Phase 0: Project Setup & Foundational Configuration

**Goal:** Establish environment, AWS services, GitHub, LLM access, and project structure.

* [ ] **Task 0.1: Environment & Tooling** * [ ] Confirm local dev setup (IDE, Git). * [ ] Standardize: **Python 3.11**. * [ ] List/confirm library versions (FastAPI/Flask, Boto3, Frontend framework). * [ ] **AI Action:** Verify with user.

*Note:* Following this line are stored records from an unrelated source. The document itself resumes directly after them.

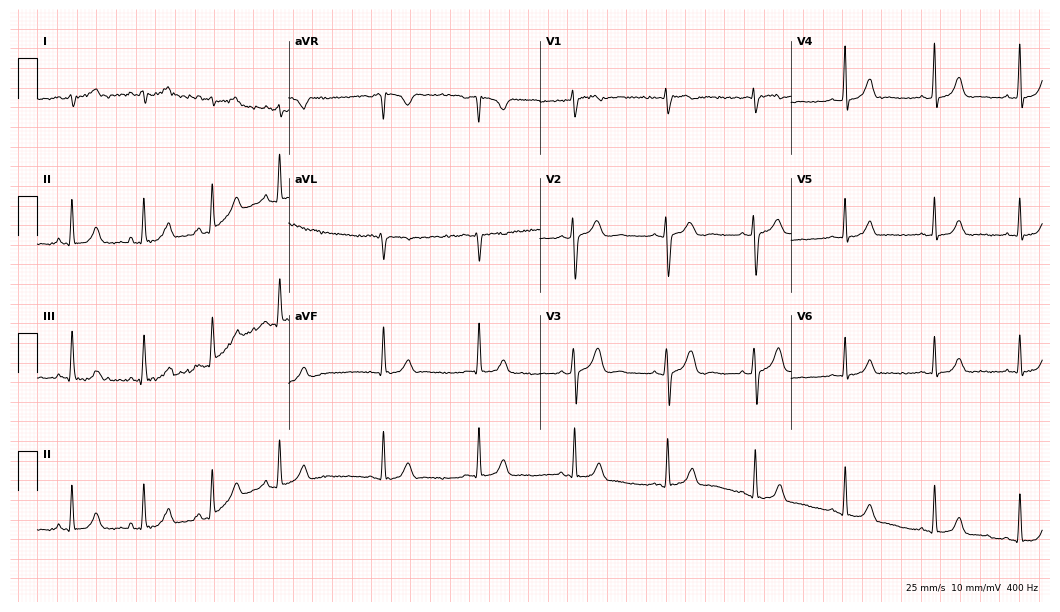
12-lead ECG from a woman, 19 years old. Recorded interpretation: within normal limits.
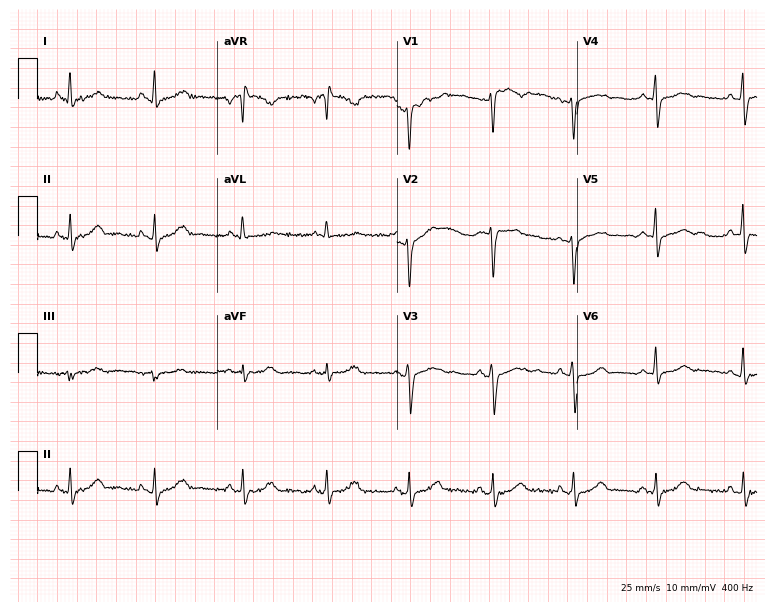
Standard 12-lead ECG recorded from a female, 46 years old (7.3-second recording at 400 Hz). Read as a normal ECG.
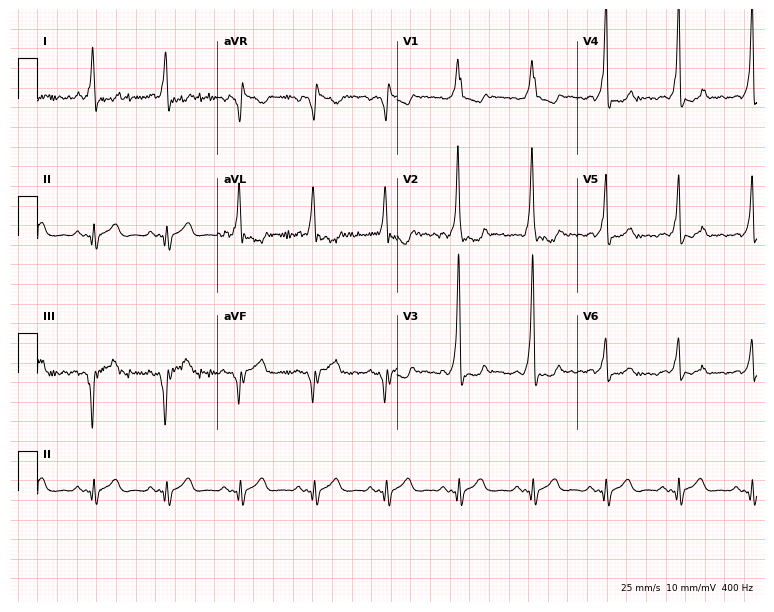
Standard 12-lead ECG recorded from a male patient, 22 years old (7.3-second recording at 400 Hz). The tracing shows right bundle branch block.
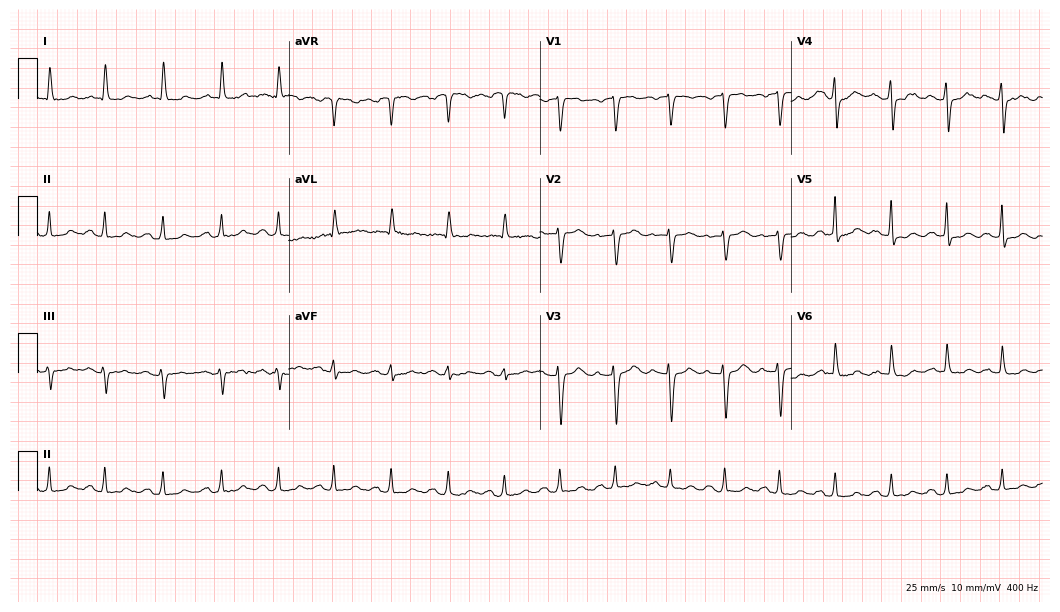
Standard 12-lead ECG recorded from a 64-year-old woman. The tracing shows sinus tachycardia (a sinus rate of 100 beats per minute or more).
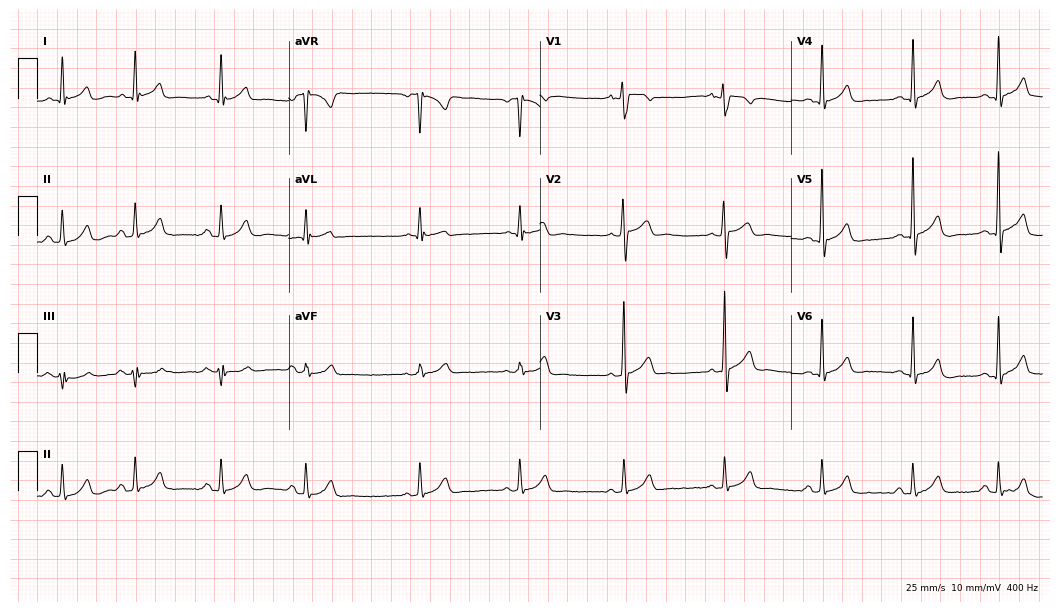
Standard 12-lead ECG recorded from a 22-year-old man. Read as a normal ECG.
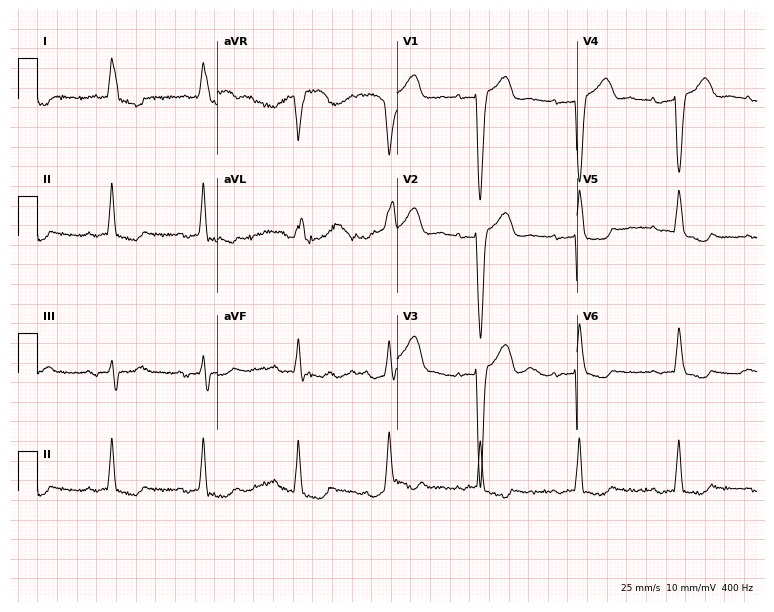
Resting 12-lead electrocardiogram. Patient: an 84-year-old female. The tracing shows first-degree AV block, left bundle branch block.
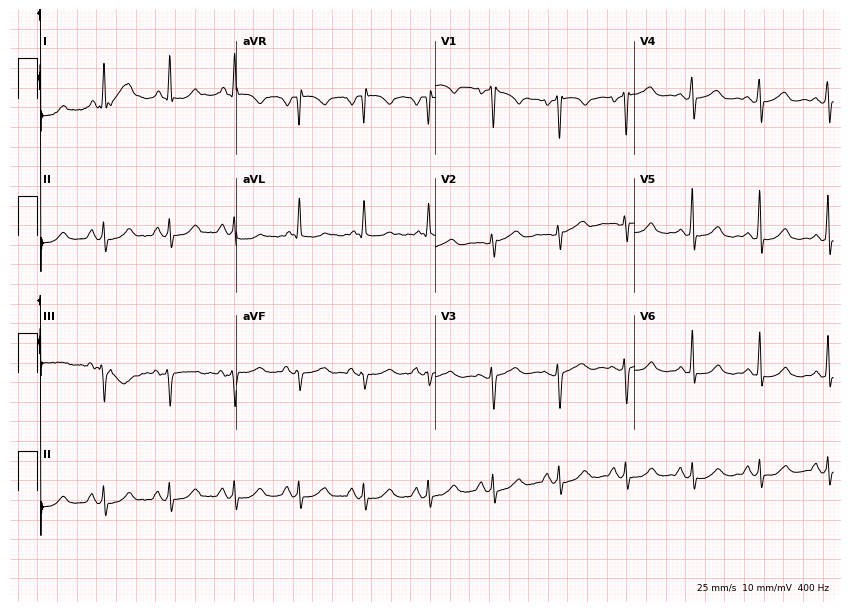
Resting 12-lead electrocardiogram. Patient: a 49-year-old female. None of these six findings is recorded: first-degree AV block, right bundle branch block (RBBB), left bundle branch block (LBBB), sinus bradycardia, atrial fibrillation (AF), sinus tachycardia.

* [ ] **Task 0.2: AWS Setup/Verification** * [ ] Confirm AWS account & IAM permissions for: S3, Bedrock, Lambda, API Gateway, Athena/Redshift Spectrum, IAM, CloudWatch, (Optional: ECS, EKS, Amplify). * [ ] **AI Action:** Prompt user for AWS config/entitlement confirmation. Document services.

* [ ] **Task 0.3: GitHub & CI/CD Foundation** * [ ] Create private GitHub repo. * [ ] Define branching strategy (e.g., `main`, `develop`, `feature/*`). * [ ] Basic GitHub Actions: linting, placeholder for build/test/deploy. * [ ] **AI Action:** Guide repo creation & initial workflow.

* [ ] **Task 0.4: LLM Access & Key Management** * [ ] Confirm Bedrock access: **Claude 3 Sonnet** (default). * [ ] Confirm access/keys for optional LLMs (OpenAI, Gemini). * [ ] Secure API key management (AWS Secrets Manager or env vars). **No hardcoded keys.** * [ ] **AI Action:** Confirm LLM access; discuss key management.

* [ ] **Task 0.5: Define Core Technologies (Revisit)** * [ ] Backend: FastAPI (recommended) or Flask. * [ ] Frontend: React with Vite (recommended) or HTML/JS/Tailwind. * [ ] AWS SDK: Boto3 (latest). * [ ] **AI Action:** Discuss choices; document.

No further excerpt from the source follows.